NEW YORK (AP) — The Latest on AP's interview with presumptive GOP nominee Donald Trump (all times local):
Presumptive Republican nominee Donald Trump says he's leaning against accepting public financing for his general election campaign.
That's an option that would save him the arduous task of raising vast sums of money to pay for his campaign, but also would put strict limits on what he can spend.
In a Tuesday interview with The Associated Press, Trump says he doesn't like the idea of taking taxpayer money to run a campaign and says he thinks it's inappropriate.
Major party presidential nominees may elect to receive a lump sum of roughly $94 million to pay for a general-election campaign. Doing so means they cannot raise any additional money and agree to a spending limit.
That would also foreclose the billionaire's ability to give his campaign a significant amount of his own money.
Trump says he doesn't know how much his general-election campaign will cost, but expects to spend "a lot of money."
Donald Trump says he's narrowed his list of potential running mates to "five or six people," all with deep political resumes.
In an interview Tuesday with The Associated Press, the presumptive Republican presidential nominee said he has not ruled out New Jersey Gov. Chris Christie — a former rival who has embraced the billionaire's campaign with gusto.
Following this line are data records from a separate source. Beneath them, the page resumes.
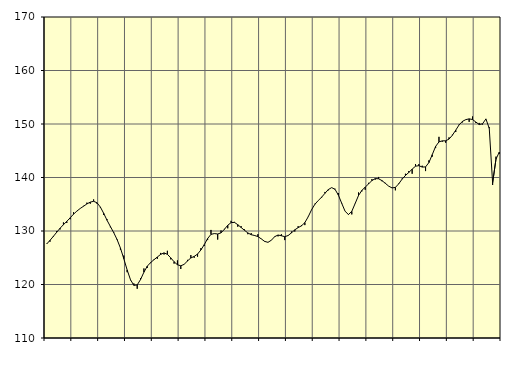
| Category | Piggar | Samtliga sysselsatta (inkl. sysselsatta utomlands) |
|---|---|---|
| nan | 127.6 | 127.57 |
| 87.0 | 128 | 128.26 |
| 87.0 | 128.9 | 129 |
| 87.0 | 130 | 129.78 |
| nan | 130.3 | 130.52 |
| 88.0 | 131.6 | 131.18 |
| 88.0 | 131.5 | 131.8 |
| 88.0 | 132.2 | 132.46 |
| nan | 133.5 | 133.14 |
| 89.0 | 133.7 | 133.72 |
| 89.0 | 134.2 | 134.21 |
| 89.0 | 134.7 | 134.63 |
| nan | 135.3 | 135.06 |
| 90.0 | 135.1 | 135.4 |
| 90.0 | 135.9 | 135.55 |
| 90.0 | 135.1 | 135.28 |
| nan | 134.4 | 134.49 |
| 91.0 | 133 | 133.31 |
| 91.0 | 132.2 | 132.01 |
| 91.0 | 130.7 | 130.84 |
| nan | 129.8 | 129.69 |
| 92.0 | 128.5 | 128.4 |
| 92.0 | 126.5 | 126.81 |
| 92.0 | 125.4 | 124.83 |
| nan | 122.3 | 122.72 |
| 93.0 | 120.8 | 120.89 |
| 93.0 | 120.2 | 119.84 |
| 93.0 | 119.2 | 119.92 |
| nan | 121.2 | 120.93 |
| 94.0 | 123 | 122.3 |
| 94.0 | 123.1 | 123.42 |
| 94.0 | 124 | 124.1 |
| nan | 124.7 | 124.63 |
| 95.0 | 124.8 | 125.14 |
| 95.0 | 125.9 | 125.63 |
| 95.0 | 125.6 | 125.91 |
| nan | 126.3 | 125.64 |
| 96.0 | 124.7 | 124.98 |
| 96.0 | 123.9 | 124.25 |
| 96.0 | 124.5 | 123.69 |
| nan | 122.9 | 123.5 |
| 97.0 | 123.8 | 123.76 |
| 97.0 | 124.6 | 124.41 |
| 97.0 | 125.5 | 124.96 |
| nan | 125 | 125.25 |
| 98.0 | 125.2 | 125.69 |
| 98.0 | 126.8 | 126.46 |
| 98.0 | 127.2 | 127.45 |
| nan | 128.3 | 128.59 |
| 99.0 | 130.2 | 129.37 |
| 99.0 | 129.5 | 129.52 |
| 99.0 | 128.4 | 129.44 |
| nan | 130.1 | 129.65 |
| 0.0 | 130.4 | 130.31 |
| 0.0 | 130.5 | 131.07 |
| 0.0 | 131.9 | 131.57 |
| nan | 131.7 | 131.61 |
| 1.0 | 130.8 | 131.18 |
| 1.0 | 130.9 | 130.65 |
| 1.0 | 130.3 | 130.13 |
| nan | 129.4 | 129.64 |
| 2.0 | 129.6 | 129.31 |
| 2.0 | 129.1 | 129.16 |
| 2.0 | 129.4 | 128.96 |
| nan | 128.5 | 128.53 |
| 3.0 | 128 | 128.06 |
| 3.0 | 127.9 | 127.88 |
| 3.0 | 128.3 | 128.27 |
| nan | 129 | 128.94 |
| 4.0 | 129 | 129.25 |
| 4.0 | 129.4 | 129.11 |
| 4.0 | 128.3 | 128.94 |
| nan | 129.2 | 129.15 |
| 5.0 | 129.9 | 129.65 |
| 5.0 | 129.9 | 130.22 |
| 5.0 | 130.9 | 130.63 |
| nan | 131.1 | 130.97 |
| 6.0 | 131.1 | 131.57 |
| 6.0 | 132.7 | 132.66 |
| 6.0 | 134 | 133.97 |
| nan | 135.1 | 135 |
| 7.0 | 135.7 | 135.7 |
| 7.0 | 136.2 | 136.32 |
| 7.0 | 137.3 | 137.05 |
| nan | 137.6 | 137.75 |
| 8.0 | 138.1 | 138.11 |
| 8.0 | 137.9 | 137.79 |
| 8.0 | 137.1 | 136.7 |
| nan | 135.1 | 135.17 |
| 9.0 | 133.7 | 133.69 |
| 9.0 | 133 | 133.08 |
| 9.0 | 133.1 | 133.67 |
| nan | 135.1 | 135.14 |
| 10.0 | 137.2 | 136.63 |
| 10.0 | 137.4 | 137.59 |
| 10.0 | 137.7 | 138.2 |
| nan | 139 | 138.8 |
| 11.0 | 139.7 | 139.42 |
| 11.0 | 139.6 | 139.8 |
| 11.0 | 140.1 | 139.76 |
| nan | 139.3 | 139.42 |
| 12.0 | 139 | 138.91 |
| 12.0 | 138.4 | 138.39 |
| 12.0 | 138.1 | 138.05 |
| nan | 137.6 | 138.15 |
| 13.0 | 138.9 | 138.82 |
| 13.0 | 139.8 | 139.69 |
| 13.0 | 140.7 | 140.38 |
| nan | 141.2 | 140.94 |
| 14.0 | 140.7 | 141.56 |
| 14.0 | 142.5 | 142.11 |
| 14.0 | 142.5 | 142.21 |
| nan | 142.2 | 141.95 |
| 15.0 | 141.2 | 141.98 |
| 15.0 | 143.2 | 142.79 |
| 15.0 | 143.9 | 144.27 |
| nan | 145.5 | 145.81 |
| 16.0 | 147.6 | 146.66 |
| 16.0 | 146.7 | 146.85 |
| 16.0 | 146.5 | 146.86 |
| nan | 147.5 | 147.18 |
| 17.0 | 148 | 147.9 |
| 17.0 | 148.5 | 148.85 |
| 17.0 | 149.9 | 149.83 |
| nan | 150.3 | 150.49 |
| 18.0 | 150.8 | 150.82 |
| 18.0 | 150.4 | 150.96 |
| 18.0 | 151.4 | 150.84 |
| nan | 150.2 | 150.37 |
| 19.0 | 150.2 | 149.9 |
| 19.0 | 149.9 | 150.04 |
| 19.0 | 150.9 | 150.95 |
| nan | 149.4 | 149.19 |
| 20.0 | 138.6 | 138.98 |
| 20.0 | 143.9 | 143.44 |
| 20.0 | 144.4 | 144.76 |

Trump says said he's prioritizing political experience, because he wants a vice president to help him "with legislation, getting things through" Washington if he wins the White House.
Former Texas Gov. Rick Perry and former Arizona Gov. Jan Brewer are among the Republicans who have suggested they would be open to joining Trump on the GOP ticket.
Others have ruled out being considered, including Trump's former primary rival, Florida Sen. Marco Rubio.